Revision as of 15:21, 1 April 2012

The Henshin interpreter is the default engine for executing model transformations defined in Henshin. The interpreter can be invoked either using a wizard or programmatically.

Interpreter Wizard

Henshin Interpreter Wizard

The interpreter wizard can be invoked by a right-click on a *.henshin file in the Package Explorer and selecting Henshin→Apply with Henshin.

In the first page of the wizard, you need to enter the following information:

  • Choose a transformation rule or unit to be applied.
  • Specify a model file to be transformed using the rule or unit.
  • Enter possible parameters of the rule or unit. Make sure that the type of the parameters is correctly set. Ignore means that the parameter is not set and will be matched automatically by the interpreter.

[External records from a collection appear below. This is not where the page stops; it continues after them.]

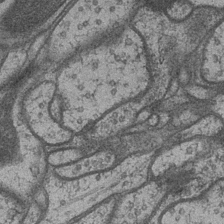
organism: Drosophila
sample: Optic medulla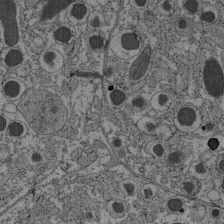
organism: C57BL Mouse
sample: Pancreatic islet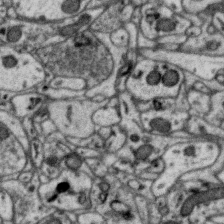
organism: Zebra finch
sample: Brain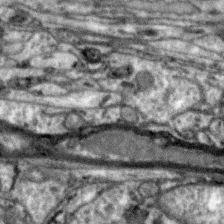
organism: Zebra finch
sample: Brain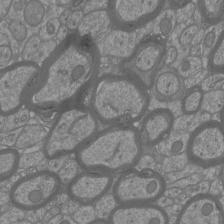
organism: Mouse
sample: Cortical neurons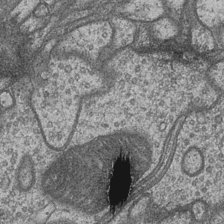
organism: Drosophila
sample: Optic medulla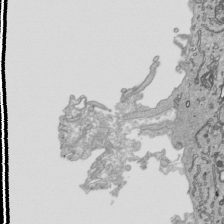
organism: Human
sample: Mitochondria in HCT116 cells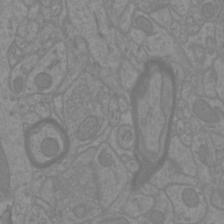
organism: Mouse
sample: Cortical neurons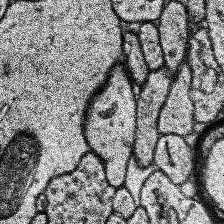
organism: Human
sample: Temporal Lobe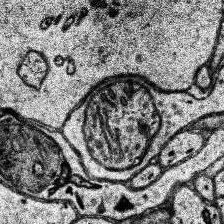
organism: Human
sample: Temporal Lobe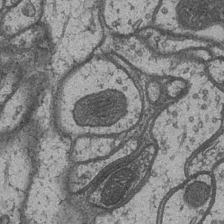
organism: Drosophila
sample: Optic medulla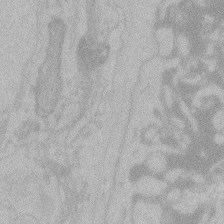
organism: Zebrafish
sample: Macrophage infected with Toxoplasma gondii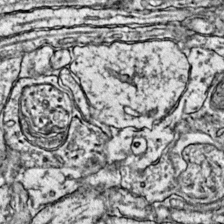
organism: Mouse
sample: Primary visual cortex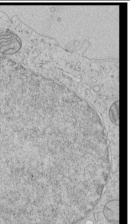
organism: Human
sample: Mitochondria in HCT116 cells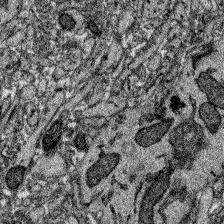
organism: Zebrafish
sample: Larval olfactory bulb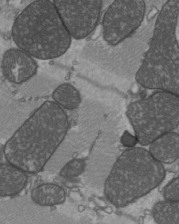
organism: C57BL Mouse
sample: Heart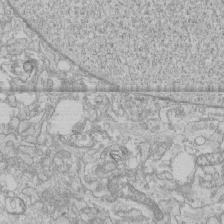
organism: Human
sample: CRL-1474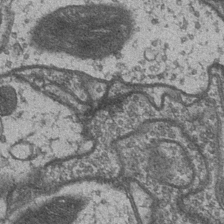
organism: Drosophila
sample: Optic medulla

If you click Preview you should either see the modifications to the model or get a message that the rule or unit could not be applied. If you think it should be applicable but still get a message that it is not, make sure the parameters are all correctly set including their types.

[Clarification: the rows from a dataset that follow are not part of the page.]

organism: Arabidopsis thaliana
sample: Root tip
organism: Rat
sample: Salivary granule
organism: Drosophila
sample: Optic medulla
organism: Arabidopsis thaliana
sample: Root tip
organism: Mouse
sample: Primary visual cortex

If you click Transform the model will be transformed and saved, if possible.

Interpreter API

The interpreter can be also invoked programatically, either as an IApplication in Eclipse or as a simple stand-alone Java app.

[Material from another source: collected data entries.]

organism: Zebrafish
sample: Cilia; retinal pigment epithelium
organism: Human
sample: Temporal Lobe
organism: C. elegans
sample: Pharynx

Make sure you have all dependencies fulfilled to the Henshin runtime and to EMF. Then you can invoke the interpreter as shown below. The shown example is a benchmark for the Sierpinski example as available in the examples plug-in.

import java.util.List;
 
import org.eclipse.emf.ecore.EObject;
import org.eclipse.emf.henshin.interpreter.EmfEngine;
import org.eclipse.emf.henshin.interpreter.RuleApplication;
import org.eclipse.emf.henshin.interpreter.util.Match;
import org.eclipse.emf.henshin.matching.EmfGraph;
import org.eclipse.emf.henshin.model.Rule;
import org.eclipse.emf.henshin.model.TransformationSystem;
import org.eclipse.emf.henshin.model.resource.HenshinResourceSet;
 
/**
 * A benchmark constructing multiple levels of a Sierpinski triangle.
 * 
 * @see <a href="http://en.wikipedia.org/wiki/Sierpinski_triangle">Sierpinski Triangle</a>
 */
public class SierpinskiBenchmark {
 
  public static void main(String[] args) {
 
    // Create a resource set:
    HenshinResourceSet resourceSet = new HenshinResourceSet();
 
    // Register the dynamic package:
    resourceSet.registerEPackages("src/org/eclipse/emf/henshin/examples/sierpinski/model/sierpinski.ecore");
 
    // Load the transformation system:
    TransformationSystem trasys = resourceSet.getTransformationSystem("src/org/eclipse/emf/henshin/examples/sierpinski/model/sierpinski.henshin");
 
    // Load the first level of the Sierpinski triangle:
    EObject container = resourceSet.getFirstRoot("src/org/eclipse/emf/henshin/examples/sierpinski/model/sierpinski-start.xmi");
 
    // Initialize the Henshin interpreter:
    EmfGraph graph = new EmfGraph(container);
    graph.removeEObject(container);
    EmfEngine engine = new EmfEngine(graph);
 
    // Load the rule:
    Rule addTriangleRule = trasys.findRuleByName("AddTriangle");
 
    System.out.println(Runtime.getRuntime().maxMemory() / (1024 * 1024) + "MB available memory\n");
 
    // Iteratively compute the Sierpinski triangle:
    int i = 1;
    while (true) {
 
	// Find all matches:
	long startTime = System.nanoTime();
	RuleApplication addTriangle = new RuleApplication(engine, addTriangleRule);
	List<Match> matches = addTriangle.findAllMatches();
	long matchingTime = (System.nanoTime() - startTime) / 1000000;
 
	System.out.println("Level: " + i);
	System.out.println("Rule applications:" + matches.size());
	System.out.println("Matching: " + matchingTime + "ms");
 
	// Apply rule with all matches:
	startTime = System.nanoTime();
	for (Match match : matches) {
	    addTriangle = new RuleApplication(engine, addTriangleRule);
	    addTriangle.setMatch(match);
	    addTriangle.apply();
	}
	long runtime = (System.nanoTime() - startTime) / 1000000;
 
	System.out.println("Application: " + runtime + "ms");
	System.out.println("Total: " + (matchingTime + runtime) + "ms");
	System.out.println("Nodes: " + graph.geteObjects().size());
	System.out.println();
	i++;
 
	}	
    }	
}

If something goes wrong, you can always use the Eclipse debugger to find out what's going on (see here for a tutorial).